听到这个名字,大家才后知后觉地反应过来,这人就是季霄那从未公开露面的前未婚夫。
彼时,万年单身狗季霄突然宣布婚讯,把在座的各位都吓了一大跳,在得知另一位新郎是个无权无势无背景的大学生时,圈内人无不大跌眼镜。
然而,在婚礼前一周,季家又突然宣布取消婚礼,对外只道两人性格不合,遂和平分手。
这自然是官方说辞,对于婚礼取消的真正原因,江湖上流传了众多版本。
其中,流传最广、最让人深信不疑的一个版本是,卫寻傍上季霄一个王老五不够,还在外面脚踏两条船,被季霄发现以后,果断提了分手。

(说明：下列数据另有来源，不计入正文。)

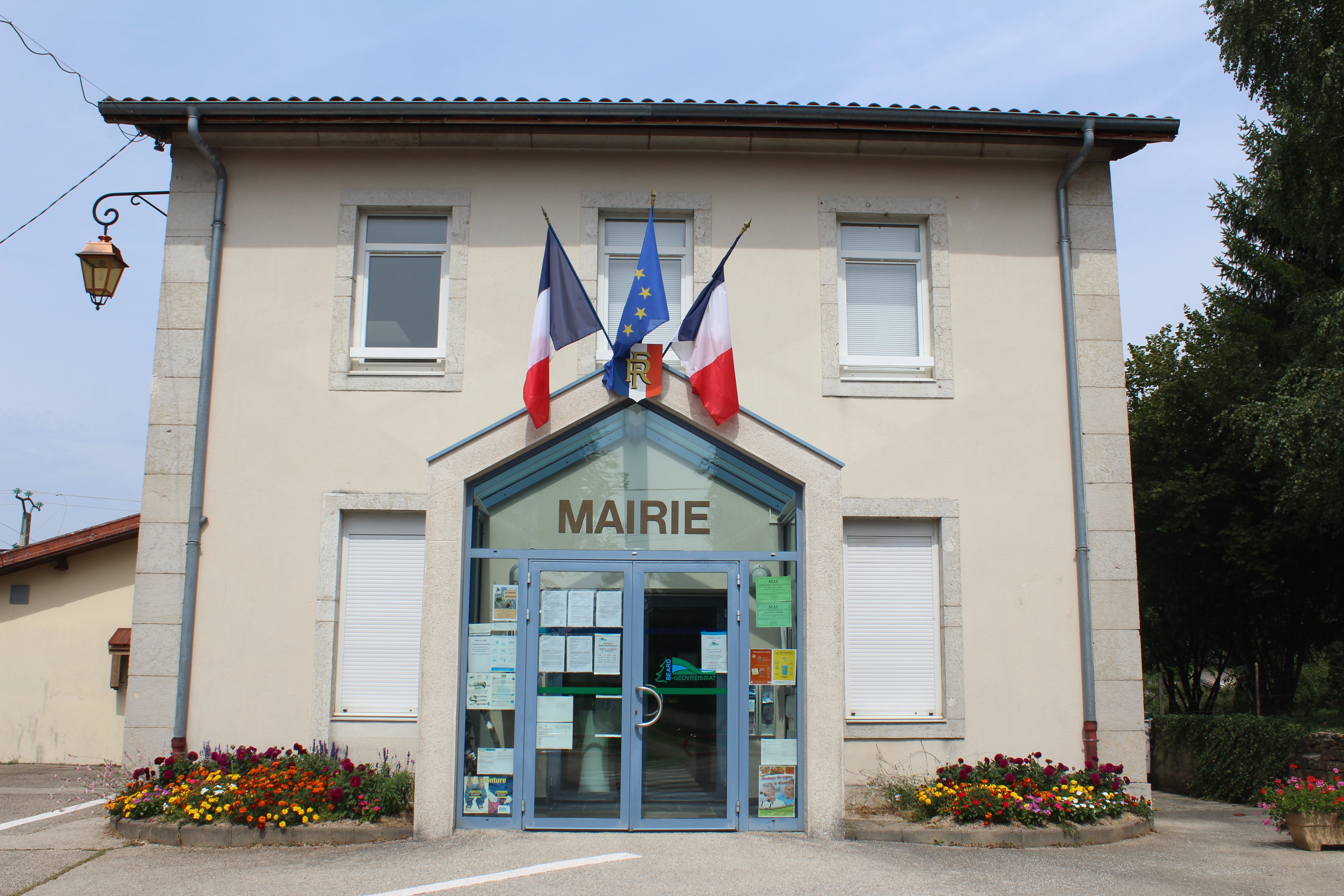 Mairie de Béard-Géovreissiat

众人瞧卫寻的眼神立时微妙起来。卫寻在他们眼里俨然成了个爱慕虚荣、臭不要脸的狐狸精——季霄隐隐透着烦躁的神情更是印证了他们的猜想。
“哟,这不那谁。”终于有人打破了沉默,他语气轻蔑道:“怎的今儿还有空来找我们季少?”
卫寻不明白他的敌意从何而来,但这都是季霄的朋友,他不好拂季霄的面子,便礼貌地笑笑。
“服务员,再拿几瓶酒来!”那人最近刚好一个手头项目有求于季家,此时看机会来了,便跃跃欲试想着季霄跟前好好表现表现。
他随手起开一瓶酒,满上,推至卫寻面前,不怀好意笑道:“卫寻是吧,来者是客,这杯酒就当哥几个的一片心意。”
望着一整杯烈酒,卫寻面带犹豫,他迟疑地偏头瞧季霄一眼。
后者没有任何反应,眼皮都不见抬一下。
心脏闷闷地往下坠了坠,卫寻扯起嘴角,仰起头,一口灌下杯中的酒液。
“咳咳咳咳……”喝得太急,他被呛得不停咳嗽,咳得眼中泛起泪花。
接近50度的烈酒,就这么被一口闷掉,周围人除了季霄,皆是目瞪口呆。
“好,痛快!”那人为他鼓掌喝彩,“再来!”
说罢,他把桌上各种品类的酒,红的,白的,国酒,洋酒,混合到一个杯子里,再次推至卫寻身前。